La perspectiva es simplificada, casi esquemática; las montañas se presentan como volúmenes geométricos, desprovistos de detalles naturalistas. Esta reducción formal contribuye a una sensación de irrealidad y trascendencia. La ausencia de elementos que indiquen una escala humana precisa refuerza la impresión de inmensidad del entorno.

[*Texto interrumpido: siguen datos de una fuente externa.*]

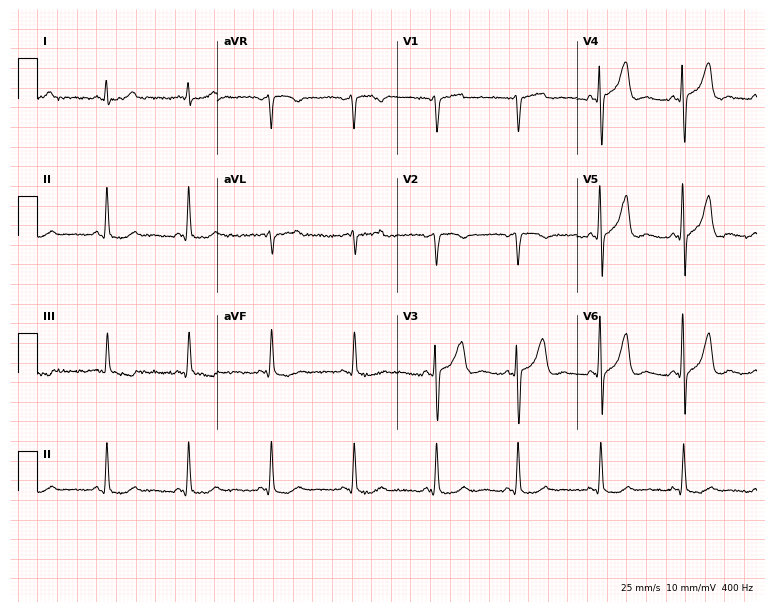
Standard 12-lead ECG recorded from a male patient, 71 years old (7.3-second recording at 400 Hz). None of these six findings is recorded: first-degree AV block, right bundle branch block, left bundle branch block, sinus bradycardia, atrial fibrillation, sinus tachycardia. Findings outside these six are not listed.

La figura solitaria en el primer plano podría interpretarse como un símbolo de introspección, búsqueda espiritual o anhelo por lo desconocido. Su postura, inclinada hacia adelante, denota una actitud receptiva y contemplativa frente a la grandiosidad del paisaje. El cuerpo de agua, que se extiende hasta perderse de vista, evoca la idea de infinitud y misterio.
El uso de colores intensos y contrastantes, junto con la simplificación de las formas, sugiere una intención más allá de la mera representación visual. Se intuye un deseo de transmitir emociones profundas – melancolía, asombro, reverencia – y de evocar una atmósfera cargada de simbolismo. La composición invita a la reflexión sobre la relación entre el individuo y el universo, así como sobre los límites de la percepción humana. El paisaje se convierte en espejo del alma, un espacio donde lo interior y lo exterior se funden en una experiencia estética singular.